Amid all the hand-wringing over the state of the record industry; how company 
bigwigs can no longer budget for exclusive launch parties, Hollywood-style music 
videos and surplus cocaine, what sometimes gets ignored is the shocking standard 
of music we’re fed through most of the mainstream media outlets.

To put it another way; if I were a young ‘un, told by the taste-manipulators the cutting edge of modern pop / rock
now comprised Kasabian, Kings of Leon and whatever disposable moron fodder comes up through this
Autumn’s karaoke down-swerve (sometimes known as The X Factor) then I wouldn’t pay for music either.

Not ever.

And yet, just outside of the curve, lost in the mists of time simply because things went horribly wrong
somehow, lie dozens of great bands. Bands of talent and ideas, bands that produced classic albums which
contain thrilling and addictive pop. That’s where this column comes in. It’s a kind of personal testimony, an
attempt to get you listening to the kind of un-popular beat combos who should have made it big, yet never did.
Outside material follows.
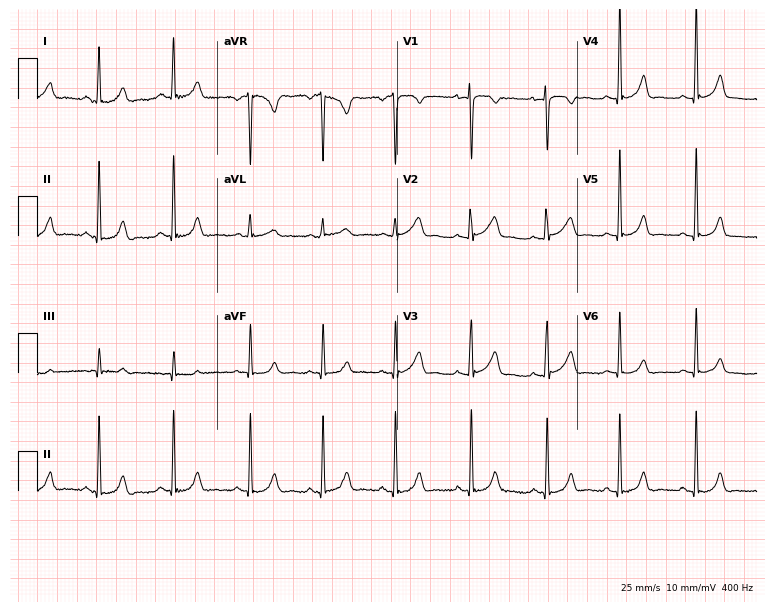
Electrocardiogram (7.3-second recording at 400 Hz), a female patient, 21 years old. Overall reading on record: normal ECG.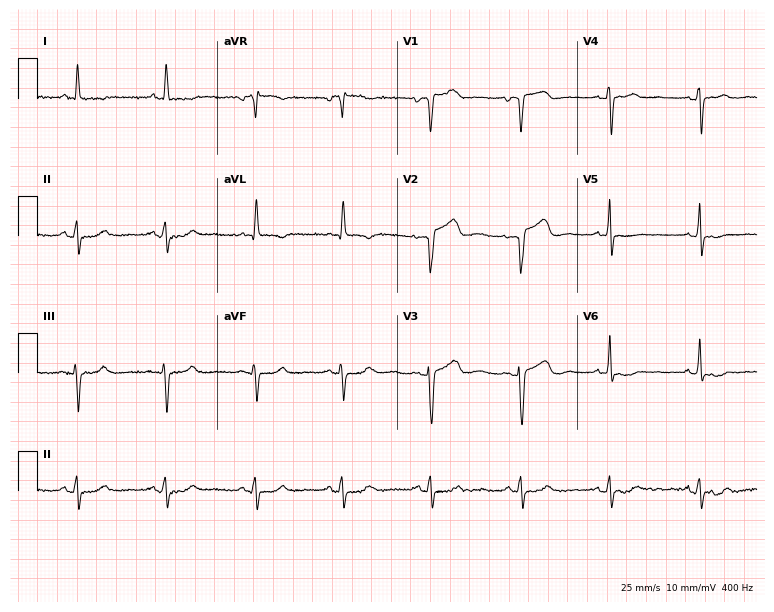
Electrocardiogram (7.3-second recording at 400 Hz), a 76-year-old male. Of the six screened findings (first-degree AV block, right bundle branch block, left bundle branch block, sinus bradycardia, atrial fibrillation, sinus tachycardia), none is recorded. Findings outside these six are not listed.

I first encountered Creeper Lagoon’s sophomore record in the remainder and secondhand section of Exeter
institution Martian Records on a visit back after moving to London in 2001. Purchasing this CD wasn’t much of a
gamble, I’d read positive things about these supposed ‘indie-rockers’ in the pages of NME during my post-
student years, a time when the New Musical Express featured writers of the calibre of Steven Wells (R.I.P.),
Johnny Cigarettes and Kitty Empire, before it turned into a kind of hipster Smash Hits.

A quick glance at the CD inlay revealed ‘Take Back…’ to have been partially produced by Dave Fridmann, a studio genius responsible for some of the Flaming Lips’ greatest records who, most recently, has turned MGMT from wannabe psychedelists with two good songs who sound a lot like Soulwax into the TV-soundtracking success story they’ve suddenly become.

Within a couple of listens at Clint Panzerdivision’s bijou flat it became apparent this was one of the albums of 
2001, released on a massive label (Dreamworks) with all the finest elements of life-affirming pop, capable of 
lifting the gorge and making you want to spend time in the Lagoon mindset. From the thrilling rush of opener 
‘Chance of A Lifetime’ to the anthemic ‘Wrecking Ball’, through the less crescendo-y but still addictive 
romantic ballad ‘Cellophane’ and swoonsome closer ‘Here We Are’, I listened to this record an awful lot.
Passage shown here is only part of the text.